# National parks portrayed on a subway map



## CHamilton (Aug 4, 2012)

Wouldn't this be fun if it really existed!







From Facebook

There's actually a good book on the history of trains and national parks:

Trains of Discovery: Railroads and the Legacy of Our National Parks


----------



## AutoTrDvr (Aug 4, 2012)

But where are the connections points "outside" the system? Ya have to "get on/off" from somewhere, right?


----------



## CHamilton (Aug 4, 2012)

AutoTrDvr said:


> But where are the connections points "outside" the system? Ya have to "get on/off" from somewhere, right?

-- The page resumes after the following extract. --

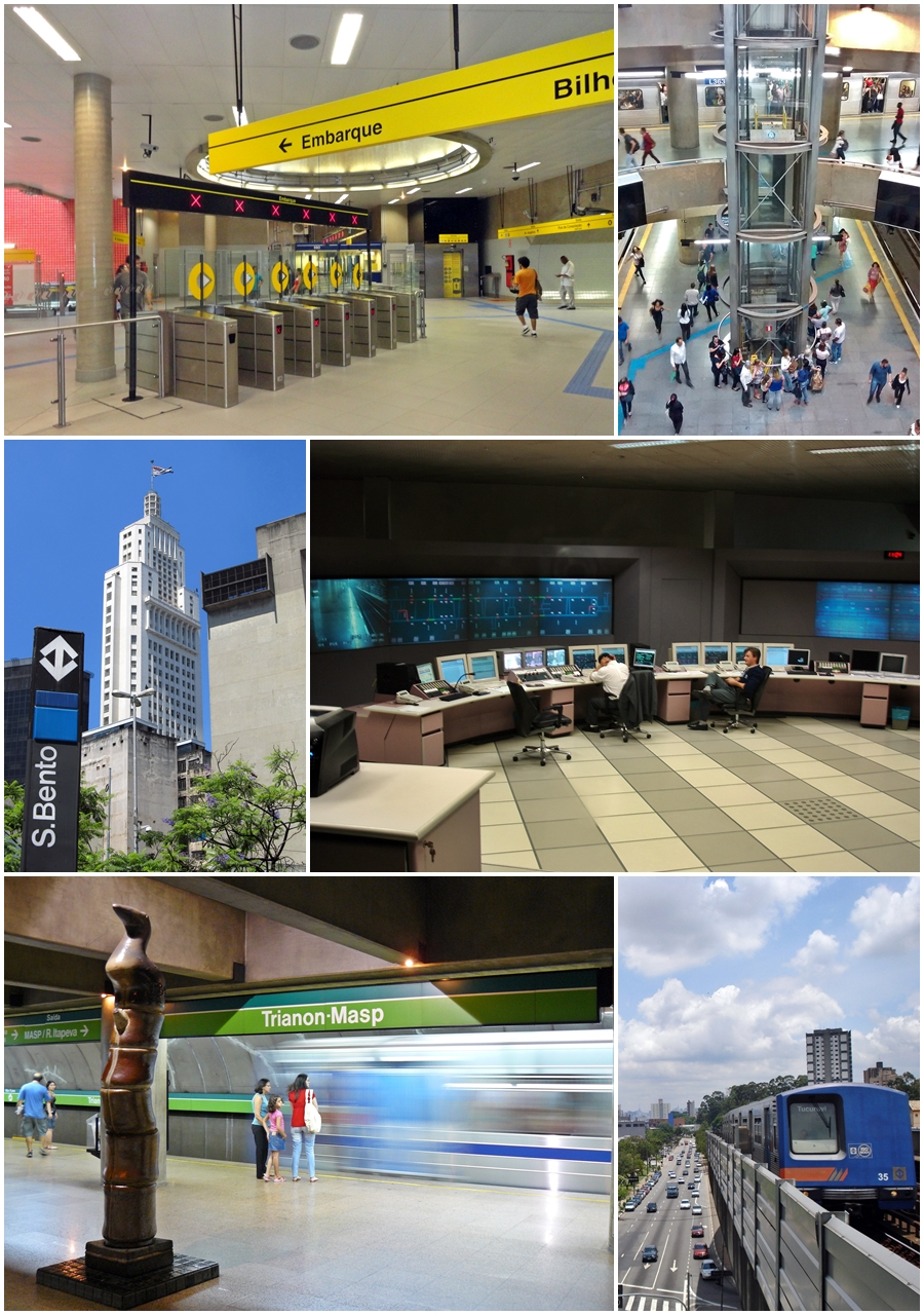 Montage of São Paulo Metro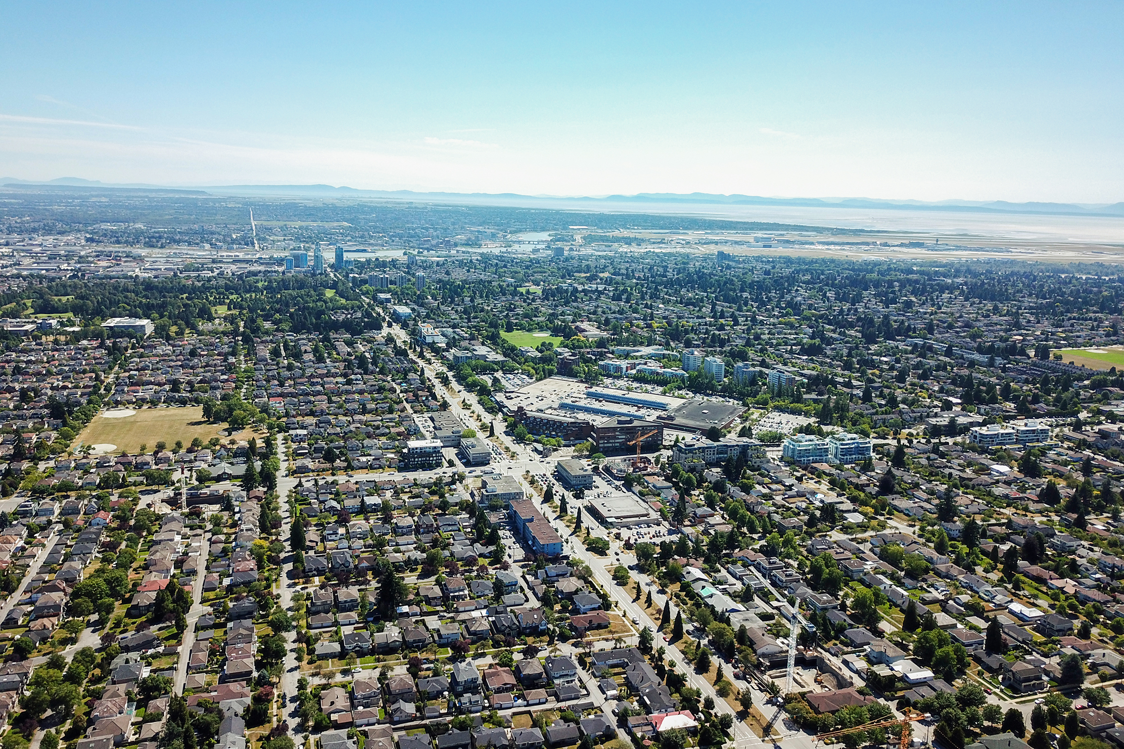 Oakridge, Vancouver BC

Looks like the map is incomplete.  There should definitely be connections in several places, including Seattle's Klondike Gold Rush National Historical Park, and New York's Statue of Liberty National Monument, among many others.


----------



## the_traveler (Aug 4, 2012)

Even that "map" doesn't show the SL-East! It gets no respect at all!


----------



## Texan Eagle (Aug 4, 2012)

The "Yellow line" subway trains better have sleepers and dining car... Alaska to Hawaii is a little bit too long in coach.


----------



## the_traveler (Aug 4, 2012)

And a few real dome cars - not SSLs! I want to get a good look at the fish that will be served for dinner that night!



And then the "*PACIFIC* Parlour Car" can really be a PPC!


----------



## Brian Foley (Aug 6, 2012)

In this map we stuck with parks only and left out national monuments, forests, and historical trails that the NPS look after. -- Brian Foley, Sierra Club.


----------



## fairviewroad (Aug 6, 2012)

They left out the Virgin Islands National Park and the National Park of American Samoa.

Perhaps these are served by a "Thruway Boat" connection.


----------